In general, this isn’t seen as the best way to sleep to relieve lower back pain. However, finding a pillow position for lower back pain that works can be the key here. Tuck a pillow beneath your lower abdomen and pelvis, as this will help to open up the gaps between your spinal discs. This can work well for those with degenerative disc disease.
It may sound odd, but this position can also work better if you don’t use a pillow for your head. Again it’s all about finding what works for you, but it’s got to be worth a go, right? Another trick is not to sleep wholly on the stomach, but slightly to one side as well. This can also reduce the strain of lower back pain.
3. Back sleeping
Top tip: Add a pillow beneath your knees to retain the natural curve of your spine
Our spiney says: “This one has never worked for me - personally I just can't fall asleep when lying on my back! However it definitely works for other back pain sufferers I know. This is also a good position for me when I need to rest my back, and was in fact recommended by my physiotherapist. This is because the back muscles do relax properly in this position. For me, bending my knees makes all the difference here.”
If you get lower back pain from sleeping on your side or front, then sleeping on your back has to be worth a shot. Again, the clever use of pillows can improve your sleep and help to alleviate lumbago.
Sleeping on your back with a pillow beneath your knees can work. This is the case because the pillow helps to retain the natural curvature of your spine. A slimline lumbar roll or rolled-up towel under the small of your back might also improve your comfort level.
4. Recliner sleeping
Top tip: Sleeping on a bed or even a recliner chair can work for isthmic spondylolisthesis
Our spiney says: “Though I was diagnosed with spondylolisthesis, this one doesn’t work for me at night. Sitting this way on a recliner chair or sofa during the day or evening, however, can mean I’m able to sit for longer periods of time.”

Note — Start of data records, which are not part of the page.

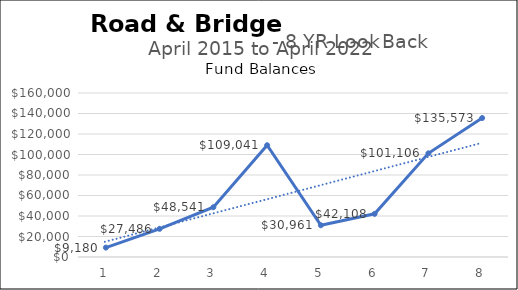
| Category | Roads |
|---|---|
| 0 | 9180.14 |
| 1 | 27486.05 |
| 2 | 48541.1 |
| 3 | 109040.67 |
| 4 | 30961.35 |
| 5 | 42108 |
| 6 | 101106.36 |
| 7 | 135572.95 |

If you have isthmic spondylolisthesis, an angled position can work best. Isthmic spondylolisthesis is when a spinal vertebra slips forward over the one beneath it. For people with this condition, the angle can provide positional relief.
Top tip: This one’s good when you have a prolapsed, herniated or slipped disc
Our spiney says: “This one worked for me when I had a prolapsed disc before spinal surgery. The key for me was tucking my knees right up, which made it far more comfortable.”
A variation on the regular side sleeping position is to curl your knees up like a foetus. This helps to stretch out the vertebrae, reducing the pressure caused by any herniated discs. Swap sides regularly to balance things out.